墙皮大面积脱落,露出里面发黑的红砖;一块摇摇欲坠的木板招牌上,“招待所”三个字甚至连那个“待”字的双人旁都掉没了,变成了“寺所”;
一楼大堂里,一台嗡嗡作响、扇叶上沾满黑色油泥的吊扇正在艰难地转动着,仿佛随时都会掉下来削掉客人的脑袋。
空气中弥漫着一股浓烈的、混合着劣质蚊香、发霉床板以及旱厕特有氨气味的酸爽气息。
“三十块钱一晚,大通铺在二楼,男女分开。热水限时供应,晚上八点到九点,错过了就洗冷水。屋里有风扇,没空调。”
一个穿着跨栏背心、摇着蒲扇的胖老板娘,用看乡巴佬的眼神瞥了这群光鲜亮丽的明星一眼,把几把挂着塑料牌的生锈黄铜钥匙拍在掉漆的柜台上。

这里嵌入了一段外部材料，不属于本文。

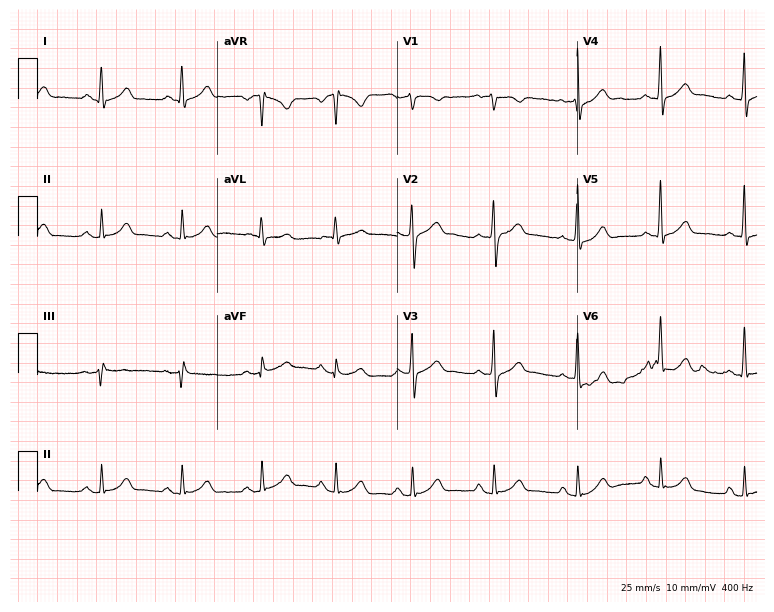
12-lead ECG from a 47-year-old male. Recorded interpretation: within normal limits.

【卧槽!节目组是真狗啊!三十块钱一晚?!这环境比我们村的猪圈还要硬核!】
【绝顶了!杨老板这次是下血本折磨人啊!这被褥怕是十年没洗过了吧,上面全是岁月的包浆!】
【这哪里是穷游,这简直是荒野求生城中村特别版!】
【心疼我家热芭,她那么爱干净,这怎么睡得下去啊!】
面对这种令人发指的恶劣环境,几位嘉宾的反应可谓是天壤之别。
“咕噜噜……”
二楼最靠边的一间发霉小客房里,迪丽热芭毫无形象地瘫坐在那张一翻身就会发出“嘎吱”惨叫的弹簧床上。
作为全内娱最著名的干饭气氛组,交出钱包意味着她失去了所有的零食储备。
此时此刻,这位艳光四射的女明星正抱着一根刚才死皮赖脸从老板娘手里讨来的生黄瓜,像只仓鼠一样“咔嚓咔嚓”地啃着,一边啃一边委屈地对着镜头碎碎念:“我是女明星……我要保持身材……碳水是万恶之源……可是我好想吃凡哥做的杀猪菜啊,哪怕是一口红烧肉也行啊呜呜呜……”
而在走廊尽头最大的那间所谓“豪华大床房”里,则正在上演着一出彻头彻尾的荒诞闹剧。
“No!No!No!这简直是对我高贵血统的亵渎!”
翰少崩溃的尖叫声几乎要掀翻屋顶。
他穿着那身纯白的西装,像只被踩了尾巴的猫一样站在屋子正中央,连碰都不敢碰一下周围的家具。
那张散发着霉味的木板床上,甚至还能看到几只正大光明散步的蟑螂。
“史密斯!立刻给我进行全方位的深度消杀!用我的祖·玛珑香水!给我把这屋子里的穷酸味全部盖住!”